Failing to account for the affects of microporosity can have a major impact on hydrocarbon reserve estimation because the capillary bound water contained in the microporosity can cause SW estimates using conventional open hole logs to be inaccurate and this can lead to inaccurate estimation of moveable hydrocarbons. Such errors lead to the possibility that some potentially productive intervals could be bypassed or confused as water productive, when in fact they produce dry oil in production tests. Furthermore, substantial errors in calculation of Original Oil in Place (OOIP) can also be made. We present the results of core based saturation height modeling for the Uwainat Member which has been applied to compensate for the dynamic effects of microporosity in simulation.
The Uwainat Member is the main Mid-Jurassic carbonate reservoir in Bul Hanine (BH) Field, offshore Qatar. The Uwainat Member has an oil rim with an API gravity of approximately 37°, and fairly dry gas cap. The oil rim is about 140 ft thick and the gas cap column is approximately 260 ft. The oil saturation pressure at the Gas-Oil-Contact (GOC) is 4367 psia. Gas cap expansion provides the main energy for the reservoir flow.
The Uwainat Member consists of a variety of carbonate rock types which are characterized by the occurrence of various pore types and complex pore geometry with varying proportions of microporosity. Complex pore size distributions encountered in carbonate rocks have a large impact on the fluid flow characteristics of reservoirs. Pervasive internal microporosity associated with micrite in packstone, wackestone, mudstone and even composite grainstone lithofacies affects the petrophysical properties of these rocks and challenges conventional modeling techniques. The presence of microporosity suppresses the resistivity response of induction and laterolog logging tools, leading to a low contrast in resistivity between water saturated and oil saturated rocks. Quantification of microporosity is critical in these lithotypes, to understand capillary behavior and why they appear to have such thick transition zones. In reservoirs such as the Uwainat at BH, primary drainage processes preferentially displace brine from pore network paths with the largest pore throat radii at the lowest elevations above the free water level (FWL). Microporosity remains brine saturated until much higher capillary pressures are reached.

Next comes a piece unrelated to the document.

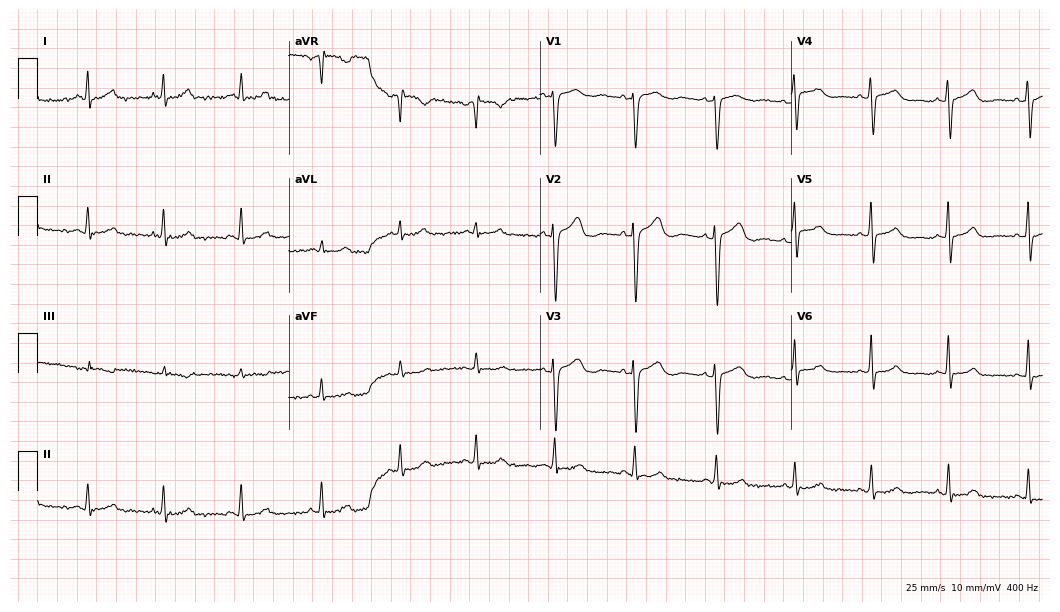
Standard 12-lead ECG recorded from a woman, 41 years old. Read as a normal ECG.
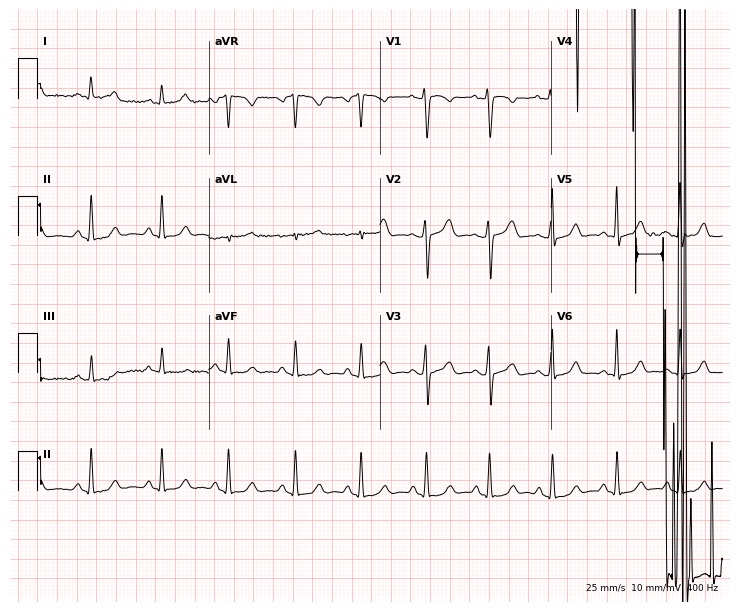
12-lead ECG from a woman, 21 years old (7-second recording at 400 Hz). No first-degree AV block, right bundle branch block, left bundle branch block, sinus bradycardia, atrial fibrillation or sinus tachycardia recorded for this tracing. Only these six findings were labelled.

Internal micropores occur within fine grained particles which have high internal surface area. In microporosity, high surface area and the small pore size ensure that micropores remain water-wet at low capillary pressures. By contrast, the larger pores (macropores) are more susceptible to wettability alteration and can become oil-wet. In addition, drainage capillary pressure curves for rocks with a high proportion of microporosity tend to suggest or give the impression of a thick transition zone. This kind of apparent transition zone can be modeled by superposition of the capillary trends of two porosity systems, a micro and a macro system. Modeling the capillary pressure system in this way helps to explain the dynamic flow behavior of dry oil production in some of the Mid-Jurassic Uwainat intervals which have very low measured e-log resistivity (~ 1 ohm.m), and high apparent SW.